About

I’ve been taking photographs for as long as I can remember. I began as a boy using my parents’ Kodak 110 film camera, later moving on to a beginners 35mm camera and then a Canon EOS 650 that stayed with me for many years. I eventually moved over to digital with a Nikon, but the habit of noticing light and place started long before the equipment mattered.

My connection with the landscape goes back just a far. As a teenager my brother and I set off on our own cycling and camping trip to the Lake District. I’m 56 now and I still return regularly. The coast and the fells have become familiar places rather than destinations — somewhere I go to slow down and pay attention.

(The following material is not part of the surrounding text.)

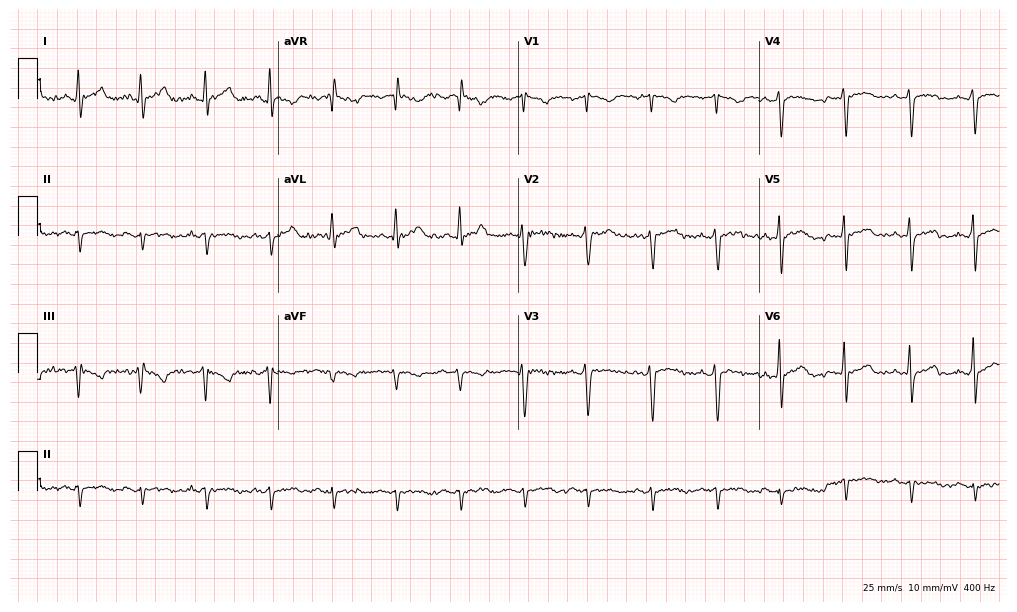
ECG — a 44-year-old man. Screened for six findings — first-degree AV block, right bundle branch block (RBBB), left bundle branch block (LBBB), sinus bradycardia, atrial fibrillation (AF), sinus tachycardia — none is recorded.

Sometimes I walk and photographs happen along the way, but more often I head out with a particular image in mind and wait for the moment to appear. I’m not drawn to dramatic conditions or spectacle. I’m usually looking for quiet light, still water, or weather that softens the edges of things. Many of the intentional camera movement photographs come from that same instinct; they reflect how a place feels to stand in rather than how it simply looks.

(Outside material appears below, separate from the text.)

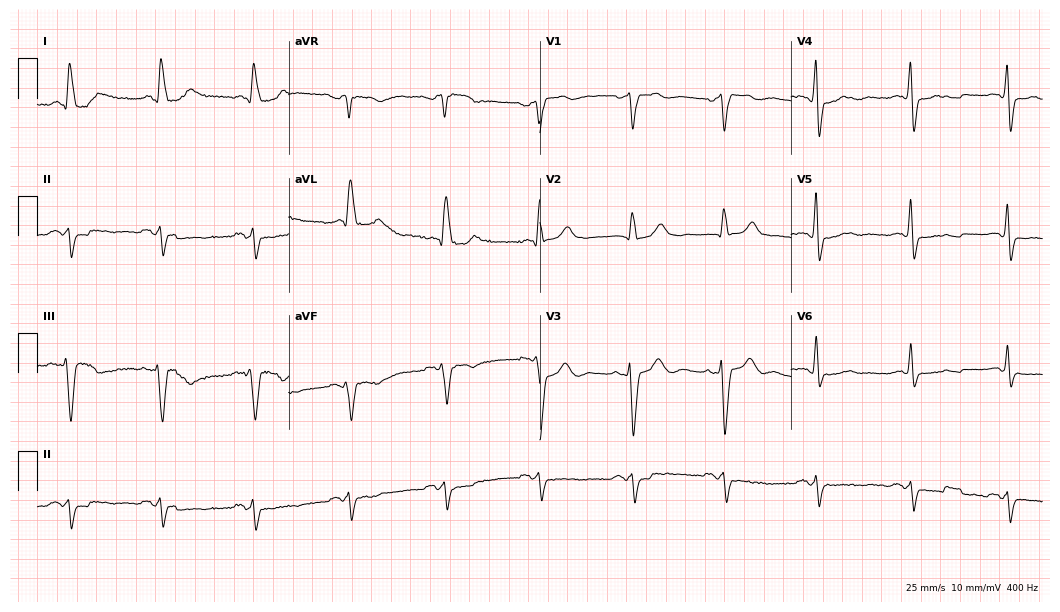
Electrocardiogram, an 86-year-old male. Of the six screened findings (first-degree AV block, right bundle branch block, left bundle branch block, sinus bradycardia, atrial fibrillation, sinus tachycardia), none is recorded.

I don’t think of these photographs as records of locations. They are closer to memories — small moments of calm, space and pause. If someone hangs one in their home, my hope is that they can return to that feeling whenever they need it, even if they’ve never stood in that exact place themselves.

I decided to begin sharing and selling the work simply because it would mean a great deal if even a few people were affected by it — whether that’s a sense of calm, familiarity, or quiet happiness. If the photographs offer a moment of stillness in a busy day, then they’ve done what I hoped they would.